Towards Generalized Representations for Low-Light Understanding: When Signal Constancy Meets Semantic Enrichment

Conference: CVPR 2026
Paper: CVF Open Access
Code: https://lyf1212.github.io/UniPrior (Project Page)
Area: Low-light understanding / Representation learning / Domain adaptation
Keywords: Low-light adaptation, Illumination-invariant prior, Visual Foundation Models, Contrastive learning, Test-time augmentation

TL;DR

UniPrior unifies the "illumination-invariant signal prior" with the "semantic prior from Visual Foundation Models (DINOv2/CLIP)." Without using any real low-light data for training, it enables models trained on daytime data to robustly generalize to unseen nocturnal/low-light scenes, significantly setting new zero-shot SOTAs across classification, segmentation, and face detection tasks.

Background & Motivation

Background: There are three mainstream paradigms for enabling machines to "see clearly" at night: 1) enhance-then-understand, which uses methods like Zero-DCE or Retinex to brighten images before feeding them to downstream models; 2) supervised adaptation, which trains directly on paired, annotated low-light data; and 3) domain adaptation, which transfers annotated knowledge from the daytime domain to an unannotated low-light target domain.

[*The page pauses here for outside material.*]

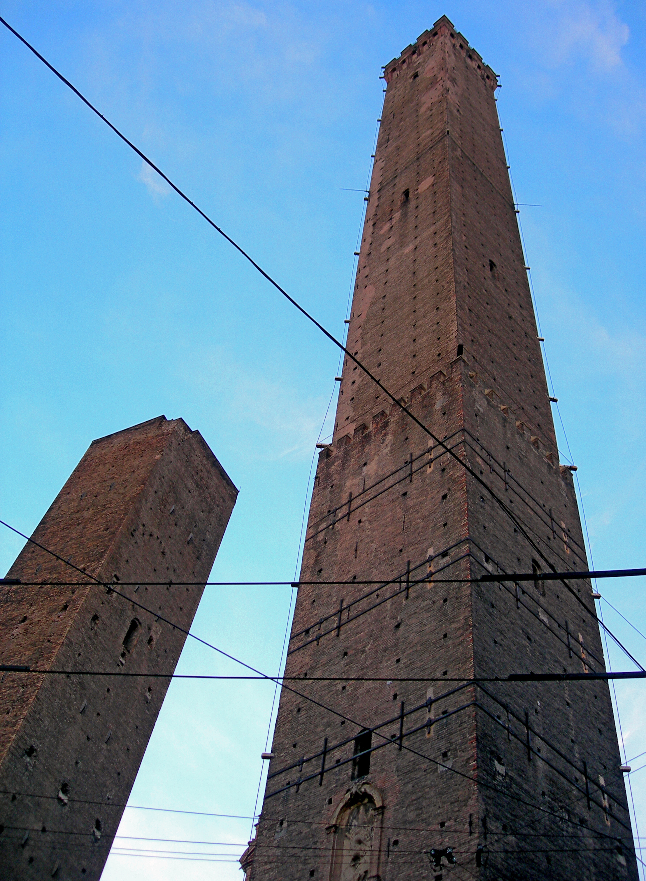 Particolare delle Due torri di Bologna

Limitations of Prior Work: Each approach has significant drawbacks. Enhancement methods are optimized for human vision, often introducing artifacts and losing task-related details, which hampers machine perception (as highlighted in Fig.1/Fig.2c). Supervised methods suffer from the scarcity of low-light annotations and overfit to specific training sets. Domain adaptation methods are limited by biased degradation patterns and scene distributions in the training data; switching datasets (e.g., from DarkFace to ExDark) drops accuracy by 1.72%, and reducing data from 4800 to 600 samples drops it by another 2.27%.

Key Challenge: Low-light degradation is highly diverse (low visibility, noise, motion blur, neon lights, night reflections, etc.), making it impractical to cover through exhaustive sampling. Current methods lack a universal, illumination-independent semantic prior to anchor "what the object essentially is," leading to failure when encountering unseen degradations.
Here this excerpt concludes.